I am wary of statistical reports showing year-upon-year changes without access to the raw data that supports it. And even if that raw data is available for consumption, how ‘raw’ is that data? Often, the supposedly raw data which supports tables, graphs, and overall statistics fit for public consumption is not raw at all, but already ‘worked’ to fit the overall desired result. The actual raw data that sits behind all the workings is often not available for public consumption.
Why is that?
Data in the public sphere is largely dominated by politics and extensively used as a tool to maintain the interests of those operating within the political system. In the private sphere, corporations keep their raw data under ‘lock and key’ only to then release data to its shareholders and the public at large after ‘processing’ it to best fit a desirable result. ‘Bad’ or undesirable results from raw data is, of course, important to build improvements in the process in which that data is reporting, but it is kept away from ‘prying eyes’. Safety, science and welfare, unfortunately, take a backseat, which is, after all, understandable as human nature tends to look after ‘number one’ over others. This happens at an individual as well as an organisation level.
How is it done?
Making the data fit the desired results is not particularly difficult, especially with large and complex datasets.
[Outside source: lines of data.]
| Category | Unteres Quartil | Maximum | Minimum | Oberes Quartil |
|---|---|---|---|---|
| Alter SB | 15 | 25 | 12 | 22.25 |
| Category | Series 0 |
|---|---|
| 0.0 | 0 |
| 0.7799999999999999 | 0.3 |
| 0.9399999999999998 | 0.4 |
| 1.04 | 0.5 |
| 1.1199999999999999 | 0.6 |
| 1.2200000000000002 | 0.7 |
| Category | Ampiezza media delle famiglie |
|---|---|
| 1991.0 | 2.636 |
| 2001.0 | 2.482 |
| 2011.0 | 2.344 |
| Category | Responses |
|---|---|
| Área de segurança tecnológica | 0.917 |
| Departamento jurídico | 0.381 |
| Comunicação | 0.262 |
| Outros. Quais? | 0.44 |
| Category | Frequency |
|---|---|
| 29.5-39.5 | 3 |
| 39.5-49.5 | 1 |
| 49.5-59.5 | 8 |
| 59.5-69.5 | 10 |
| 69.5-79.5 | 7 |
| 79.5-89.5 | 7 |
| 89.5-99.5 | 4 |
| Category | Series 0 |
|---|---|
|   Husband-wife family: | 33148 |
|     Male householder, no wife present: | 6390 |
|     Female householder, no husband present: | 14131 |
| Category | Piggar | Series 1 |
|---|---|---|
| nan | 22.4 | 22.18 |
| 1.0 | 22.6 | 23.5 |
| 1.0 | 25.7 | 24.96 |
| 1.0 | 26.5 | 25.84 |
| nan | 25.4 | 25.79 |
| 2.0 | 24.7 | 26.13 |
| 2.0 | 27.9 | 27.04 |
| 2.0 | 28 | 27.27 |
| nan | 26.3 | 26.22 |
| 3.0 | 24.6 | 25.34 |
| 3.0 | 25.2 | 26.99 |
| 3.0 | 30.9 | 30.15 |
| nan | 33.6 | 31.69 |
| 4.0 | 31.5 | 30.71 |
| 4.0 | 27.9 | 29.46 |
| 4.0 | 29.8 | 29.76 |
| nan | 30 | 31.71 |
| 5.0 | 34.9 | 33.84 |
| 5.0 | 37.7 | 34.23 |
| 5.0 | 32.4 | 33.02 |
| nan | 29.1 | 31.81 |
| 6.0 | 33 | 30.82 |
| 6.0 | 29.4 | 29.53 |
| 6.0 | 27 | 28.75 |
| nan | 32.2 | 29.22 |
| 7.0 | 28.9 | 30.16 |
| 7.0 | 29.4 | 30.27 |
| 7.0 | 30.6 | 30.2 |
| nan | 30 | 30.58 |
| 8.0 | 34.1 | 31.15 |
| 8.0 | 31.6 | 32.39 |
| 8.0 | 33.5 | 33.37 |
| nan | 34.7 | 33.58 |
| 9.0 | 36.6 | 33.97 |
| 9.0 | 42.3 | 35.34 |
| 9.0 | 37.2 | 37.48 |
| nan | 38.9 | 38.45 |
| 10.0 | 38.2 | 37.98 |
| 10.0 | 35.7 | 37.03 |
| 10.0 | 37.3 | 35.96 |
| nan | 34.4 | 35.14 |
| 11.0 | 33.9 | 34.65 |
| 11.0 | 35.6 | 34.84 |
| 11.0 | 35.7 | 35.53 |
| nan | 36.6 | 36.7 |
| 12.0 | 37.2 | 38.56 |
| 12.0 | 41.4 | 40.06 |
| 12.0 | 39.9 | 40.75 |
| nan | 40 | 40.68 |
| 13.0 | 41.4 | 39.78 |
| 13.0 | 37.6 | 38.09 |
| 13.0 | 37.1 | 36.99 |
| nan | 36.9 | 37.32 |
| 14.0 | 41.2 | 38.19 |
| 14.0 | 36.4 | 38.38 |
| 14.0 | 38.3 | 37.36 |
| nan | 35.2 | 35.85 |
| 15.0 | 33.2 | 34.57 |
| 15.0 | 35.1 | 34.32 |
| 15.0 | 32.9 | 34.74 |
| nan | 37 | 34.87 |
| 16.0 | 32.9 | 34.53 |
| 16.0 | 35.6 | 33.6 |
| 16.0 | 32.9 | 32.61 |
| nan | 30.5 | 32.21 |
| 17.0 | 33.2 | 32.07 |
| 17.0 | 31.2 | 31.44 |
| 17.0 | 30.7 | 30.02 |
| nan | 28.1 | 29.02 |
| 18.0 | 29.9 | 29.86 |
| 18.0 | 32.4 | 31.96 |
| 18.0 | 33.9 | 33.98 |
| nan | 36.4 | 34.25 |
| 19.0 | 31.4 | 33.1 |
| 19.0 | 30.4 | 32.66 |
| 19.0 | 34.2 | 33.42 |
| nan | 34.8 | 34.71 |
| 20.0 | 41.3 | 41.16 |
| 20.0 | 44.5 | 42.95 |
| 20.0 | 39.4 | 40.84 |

Many of us who are not data-savvy, assume that the underlying data tables supporting a chart, graph or other visualisation depicting a statistic is true and incontestable. This is often not the case, because to derive those tables, in complex environments, the data may undergo several dozen processes to get there. Moreover, the analysts who request the data often have a ‘figure in mind’ as to what the data should look like, often at the behest of an overarching authority or client.
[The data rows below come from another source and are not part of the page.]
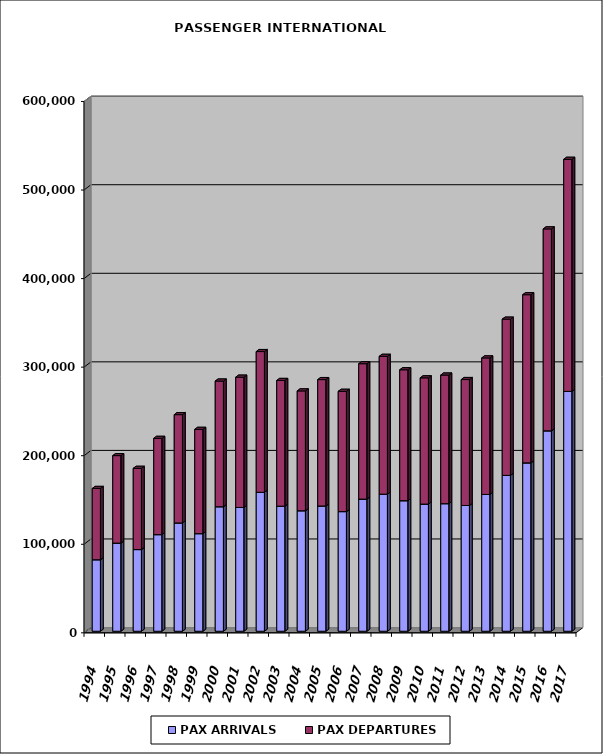
| Category | PAX ARRIVALS | PAX DEPARTURES |
|---|---|---|
| 1994.0 | 80734 | 80495 |
| 1995.0 | 99550 | 98750 |
| 1996.0 | 92225 | 91708 |
| 1997.0 | 109088 | 108686 |
| 1998.0 | 122303 | 122258 |
| 1999.0 | 110199 | 117733 |
| 2000.0 | 140592 | 141890 |
| 2001.0 | 139773 | 147084 |
| 2002.0 | 156879 | 158912 |
| 2003.0 | 141254 | 141908 |
| 2004.0 | 136061 | 135301 |
| 2005.0 | 141440 | 142712 |
| 2006.0 | 135083 | 135818 |
| 2007.0 | 149231 | 152857 |
| 2008.0 | 154765 | 155639 |
| 2009.0 | 147402 | 147831 |
| 2010.0 | 143597 | 142508 |
| 2011.0 | 144058 | 145207 |
| 2012.0 | 142027 | 142179 |
| 2013.0 | 154489 | 154118 |
| 2014.0 | 175986 | 176398 |
| 2015.0 | 190129 | 189882 |
| 2016.0 | 226308 | 227992 |
| 2017.0 | 270825 | 262054 |
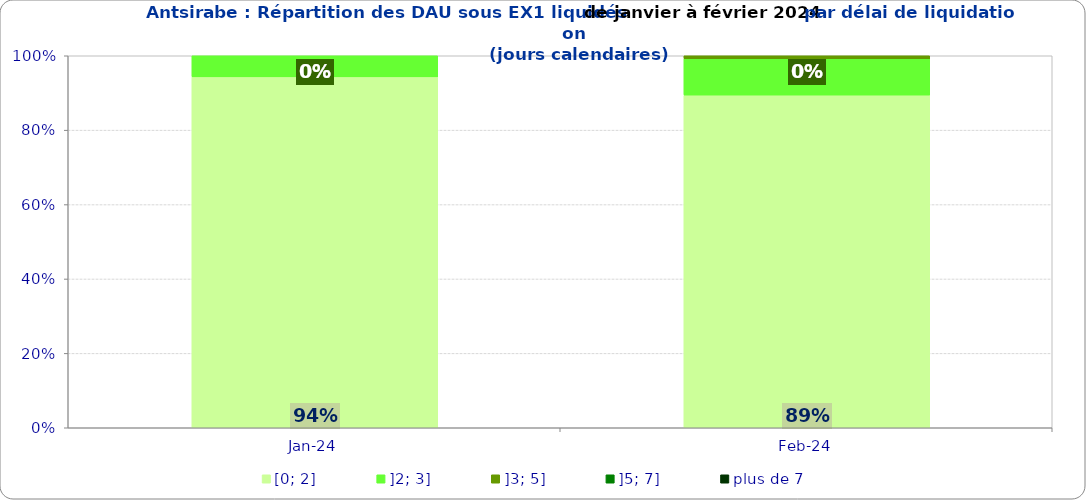
| Category | [0; 2] | ]2; 3] | ]3; 5] | ]5; 7] | plus de 7 |
|---|---|---|---|---|---|
| 2024-01-01 | 0.943 | 0.057 | 0 | 0 | 0 |
| 2024-02-01 | 0.894 | 0.098 | 0.008 | 0 | 0 |
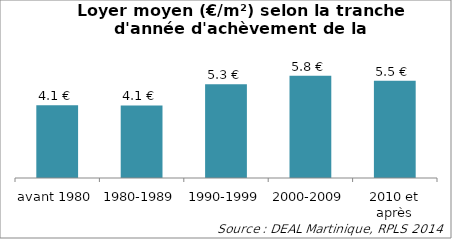
| Category | Series 0 |
|---|---|
| avant 1980 | 4.141 |
| 1980-1989 | 4.128 |
| 1990-1999 | 5.332 |
| 2000-2009 | 5.818 |
| 2010 et après | 5.534 |
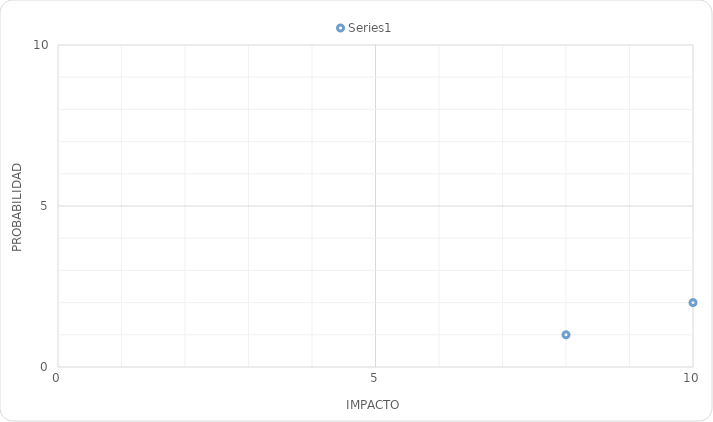
| Category | Series 0 |
|---|---|
| 8.0 | 1 |
| 10.0 | 2 |

From school days, we are taught to work out a problem to discover the answer. For example, a teacher might hand out a set of tables depicting the number of rhinos alive and ask the student to give the answer in terms of percentage decline. One works from the raw data to the polished answer. But that does not necessarily happen in complex environments—in fact it seldom does.
For example, to take a previous project I worked on in the past, I was asked to provide data to give to the analysts to report on the percentage of ethnic minorities on a state-wide project. The raw data I worked with came from no less than eight independent sources, many of which had glaring inconsistencies within their own datasets.
My client, the internal analysts, wanted an answer not too dissimilar to previous years’ results. Why? Because as most of us know, if large anomalies or big changes occur, they get questioned. In larger organisations and government, large anomalies and big changes are often problematic because they tend to attract the public eye. Maintaining the status quo and keeping the machinery whirring faultlessly is highly desirable.
In complex data environments, it is often easier to work backwards to fit the desired result, because working forward in the traditional way can result in highly different outcomes depending on the method used. The method of calculating data must be consistent and should be thoroughly documented; however, in my experience, I have observed that this is often not the case. In my example, I was not handed down the method but worked this out from scratch in the traditional forward manner. The answer I provided deviated sufficiently far enough to prod the analysts for me to ‘re-calculate’ again pointing out that a widely differing result will attract undue attention. Bearing in mind the complications of loading and integrating the data from various sources along with the complex procedures which amalgamate the data into more readable datasets, it was not difficult to re-adjust to get to the desired result.
Was I doing anything wrong?
Was I fudging the data?
Was I tampering with it?
Without an agreed method as to how to arrive at the result, I had raw data at my disposal. A lot of it! The data was complex because there were several sources, many of which had contradicting data. Which data is the correct one? Moreover, the attributes and parameters of the datasets had multiple and various meanings depending on who interprets them. I could have come out with a numerous variety of differing results, and, as far as my methodology and workings are concerned, they would all have been correct.
Another interesting topic to touch on is how we interpret the statistics. Many of us are bombarded with statistics daily but how do we interpret them?
Take this example I stumbled on a few years ago when I was researching property in a suburb not far from where I live. Apparently, it had less than half the density of my suburb implying that it was more spaced out with larger properties. In fact, a national real estate website took the bait and interpreted this to be the case, but what the website failed to pick up on was that most of that suburb was taken by a local quarry. The truth, which all the local real estate agencies could have told you, is that the density is near enough identical. What I’m trying to point out is that both answers are correct to a degree. In the former, the answer is correct if one considers if the density was uniform throughout.
There is a point in which deriving the data to suit a particular result becomes demonstrably more difficult or impossible. For example, to suggest that gun crime has increased by ten-fold from last year could be conceivable because the statistic is unsatisfying vague. What does gun crime entail? However, to suggest that premeditated murder using a gun has risen ten-fold in one year without any significant evidence in the underlying data and in a situation in which nothing drastic or unusual has changed (for example, a revolution, a coup, anarchy) would be charged with possibly being erroneous.
I think it’s important to understand that data in complex environments can be interpreted in a vast variety of ways. The more complex the data is, the greater the latitude of presenting the results differently. So, the next time one comes across a statistic, graph or other piece of information which has the potential to alter the interests of an organisation or a political party, remember that it is highly likely that the very same raw data could produce a very different outcome.